The ending of “Y Tu Mamá También” is more than a cheap plot twist; in fact, it deepens the meaning of the entire film. As the film progresses, Julio and Tenoch mature and do so in a way that’s both realistic and honest.
Throughout the film, our three main characters do many things on the spur of the moment, and when the film ends, the audience realizes that Luisa acts out of character as a way to cope with her impending death, and when Julio learns about Luisa’s death, he’s hit with a startling realization: life is short. It’s a difficult fact to accept, but one that’s very important to understand.

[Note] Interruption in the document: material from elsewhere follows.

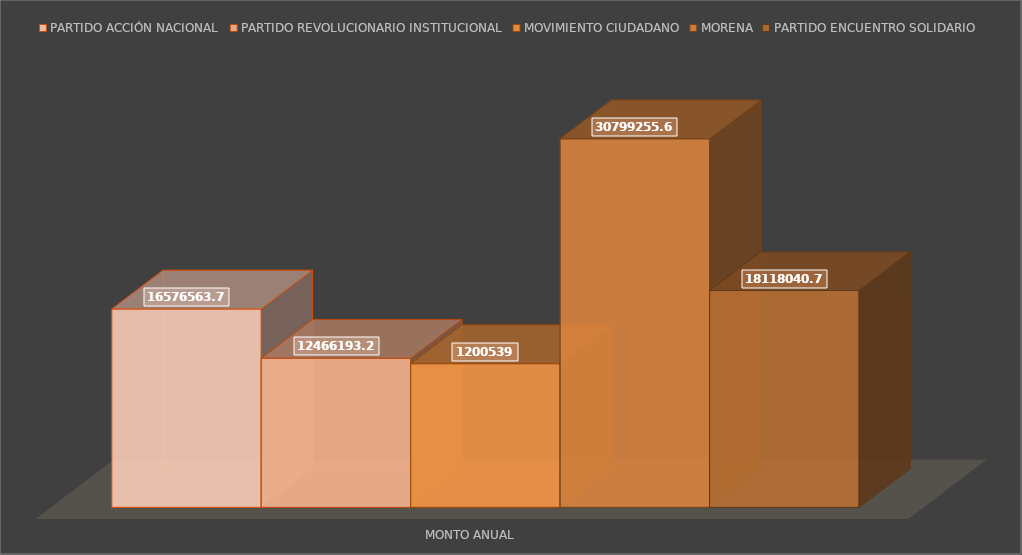
| Category | PARTIDO ACCIÓN NACIONAL | PARTIDO REVOLUCIONARIO INSTITUCIONAL | MOVIMIENTO CIUDADANO | MORENA | PARTIDO ENCUENTRO SOLIDARIO |
|---|---|---|---|---|---|
| MONTO ANUAL | 16576563.72 | 12466193.25 | 12005391 | 30799255.68 | 18118040.71 |

12. Synecdoche, New York (Charlie Kaufman, 2008)
Charlie Kaufman’s film debut is a postmodern dramedy focusing on Caden Cotard (Philip Seymour Hoffman), a theatre director who’s dissatisfied with life due to serious ailments and a cold relationship with his wife (Catherine Keener), who leaves him for a better life. Caden pours all his grief into an elaborate stage show in which a cast of actors live out their own lives inside a mock city located in an enormous warehouse.
After many years, the warehouse expands while the real city begins to deteriorate, as Caden becomes so involved in his play that the lines between reality and fiction begin to blur. Eventually, Caden allows an actress (Dianne Wiest) to take over his role as director.
Caden spends the rest of his days living in an apartment in the warehouse; meanwhile, an unexplained apocalyptic event has occurred, killing nearly everyone in the warehouse. Caden lies on a park bench and prepares for death while stating that he finally knows how to end the play. The director gives him one last cue: die.
The film is an allegory for life itself, portraying life as a play within in a play (“All the world’s a stage, and all the men and women merely players”) and focuses on the inevitability of death, which is never more apparent in its ending.
11. Night of the Living Dead (George A. Romero, 1968)
While there have been zombie films before “Night of the Living Dead”, this was the first to portray zombies as the now standard undead, flesh-eating cannibals. The film ushered in many imitators and every zombie film released since owes something to it.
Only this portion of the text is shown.